Friday, June 5, 2020

Attempt at Creating a Clone of Adventure Capitalist

After about 3 weeks working on this project, I'm kind of done. Built with React/Node/Redis/SocketIO I learned a lot. The reason I say I'm kind of finished is because unless I overhaul the whole backend of the code, I don't think I can get it working 100%. ... I know it looks awful haha.


The project was fun and challenging, there weren't any guidelines on how the project should be built aside from it being written in Javascript/Typescript. I initially tried using Typescript, but it gave me headaches with the difference in import exporting. This is something I'll probably need to learn more about.

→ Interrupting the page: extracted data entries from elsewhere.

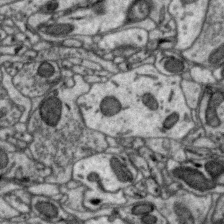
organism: Zebra finch
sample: Brain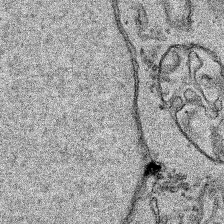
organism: Human
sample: Mitochondria in HCT116 cells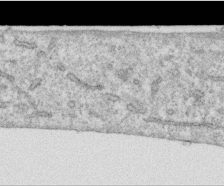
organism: Human
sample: Centriole in RPE cells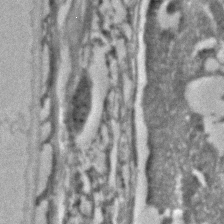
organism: C. elegans
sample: C. elegans embryo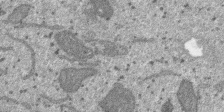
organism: Human
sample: Lung epithelial cells infected with SARS-CoV-2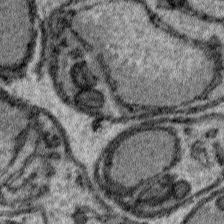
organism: Plasmodium falciparum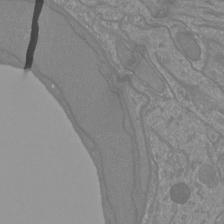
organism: Mouse
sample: Cortical neurons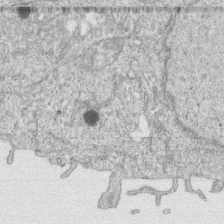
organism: Human
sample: HeLa cell HIV synapse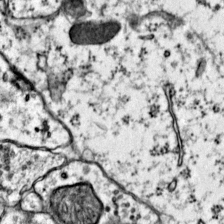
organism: Mouse
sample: Primary visual cortex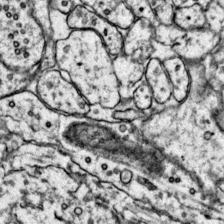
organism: Mouse
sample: Primary visual cortex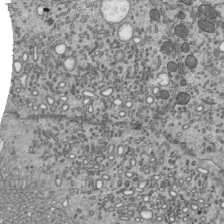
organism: Mouse
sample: Mouse epididymis efferent ductule cilia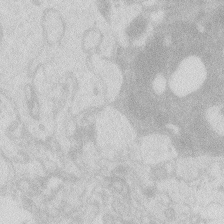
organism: Zebrafish
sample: Macrophage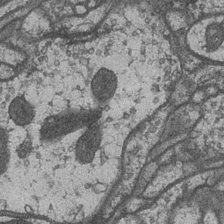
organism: Drosophila
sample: Optic medulla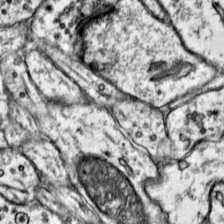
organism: Mouse
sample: Primary visual cortex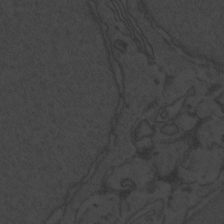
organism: Zebrafish
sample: Macrophage infected with Toxoplasma gondii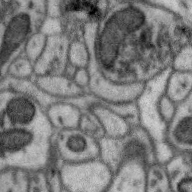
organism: Zebra finch
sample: Brain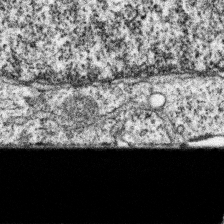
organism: Human
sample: HeLa cells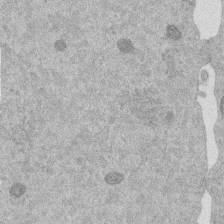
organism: Mouse
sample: Dividing mouse embryo 1 cell stage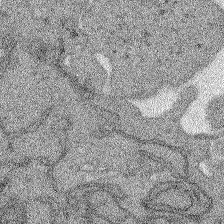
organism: Human
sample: HeLa cells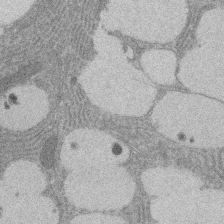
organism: Rat
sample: Salivary granule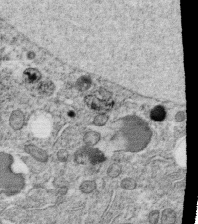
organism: C. elegans
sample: C. elegans oocyte; sperm cells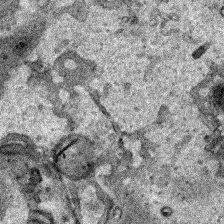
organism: Human
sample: Mitochondria in HCT116 cells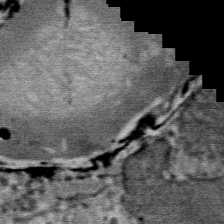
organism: Mouse
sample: Mouse Salivary gland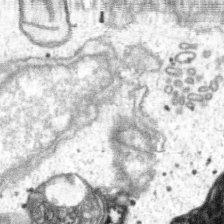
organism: Human
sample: HeLa cells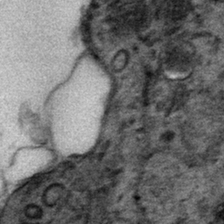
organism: Mouse
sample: Mouse hepatocytes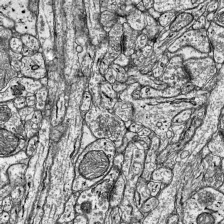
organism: Mouse
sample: Visual Cortex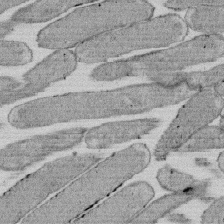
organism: E. coli
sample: Bacterial nucleoid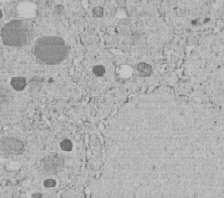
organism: C. elegans
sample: C. elegans embryo early stage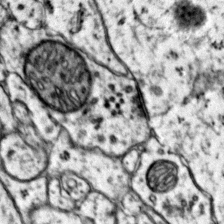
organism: Mouse
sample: Primary visual cortex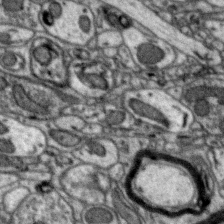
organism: Zebra finch
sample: Brain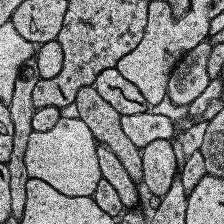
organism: Human
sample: Temporal Lobe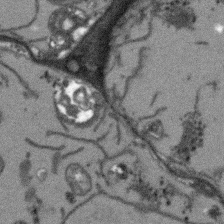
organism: Arabidopsis thaliana
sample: Root tip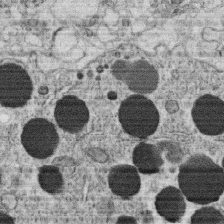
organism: C. elegans
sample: C. elegans oocyte; sperm cells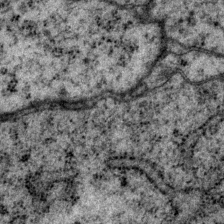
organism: P. pacificus
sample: Pharynx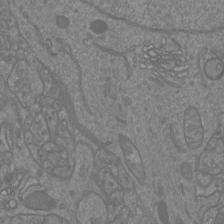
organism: Mouse
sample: Cortical neurons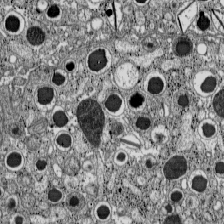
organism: C57BL Mouse
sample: Pancreatic islet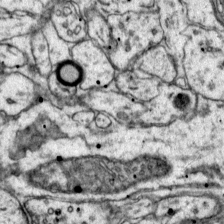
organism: Mouse
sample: Primary visual cortex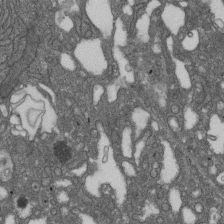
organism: Drosophila
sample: Nephrocyte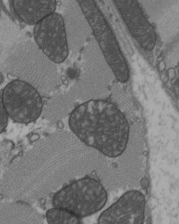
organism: C57BL Mouse
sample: Heart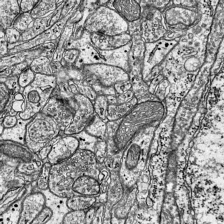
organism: Mouse
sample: Visual Cortex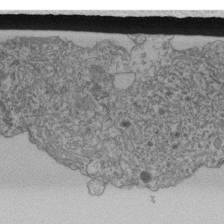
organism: Human
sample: Retinal organoid Rod and Cone cells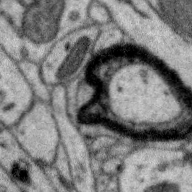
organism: Zebra finch
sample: Brain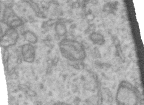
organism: Human
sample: Centriole in RPE cells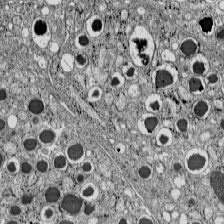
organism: C57BL Mouse
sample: Pancreatic islet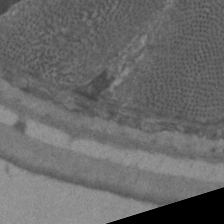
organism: C. elegans
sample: Pharynx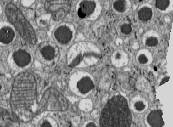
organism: C57BL Mouse
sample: Pancreatic islet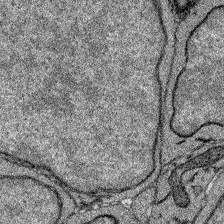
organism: Zebrafish
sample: Larval olfactory bulb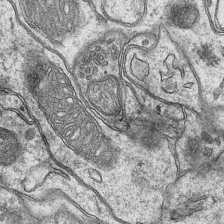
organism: Mouse
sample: CA1 Hippocampus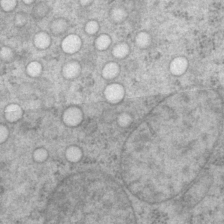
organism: P. pacificus
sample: Pharynx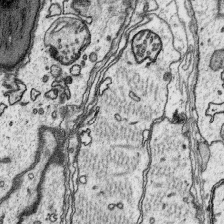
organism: Platynereis dumerilii
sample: Parapodia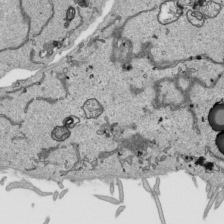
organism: Human
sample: Mitochondria in HCT116 cells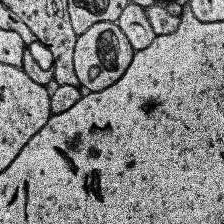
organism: Human
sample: Temporal Lobe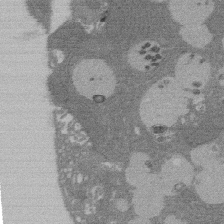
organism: Rat
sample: Salivary granule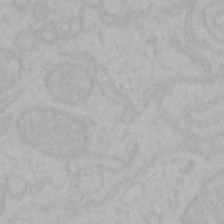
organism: Mouse
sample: Choroid plexus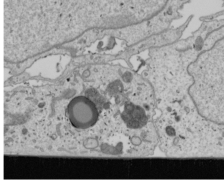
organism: Human
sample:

You can check out a version of a working game here (not mine). The hardest part about creating this clone is regarding hiring a manager. Hiring a manager takes care of clicking for one of these shops. The number on the right shows the "cooldown" of the button before it can be pressed again. A manager will auto this process so whenever the shop is off cooldown, it should be clicked, the timer is actually reflects how much cooldown time is left, there should also be a progress bar providing a visual representation.

There were 2 issues to think about:

  1. The initial max cooldown of the Lemonade shop is 500ms, when a player purchases a certain amount of the shop, the max cooldown is actually halved or and it becomes exponential with each threshold reached. So potentially this shop could be firing a request every 7.8ms (500 / 64), what tool should I use for this?
  2. How should I manage the auto clicking by managers?
  3. The managed shops should also be running even if the window isn't open, players should be informed of how much cash they have earned while the window was closed
I looked around a bit and decided to use websockets, specifically Socket.IO. I thought using the traditional HTTP/GET request would destroy the backend since there could be a ton of requests being sent.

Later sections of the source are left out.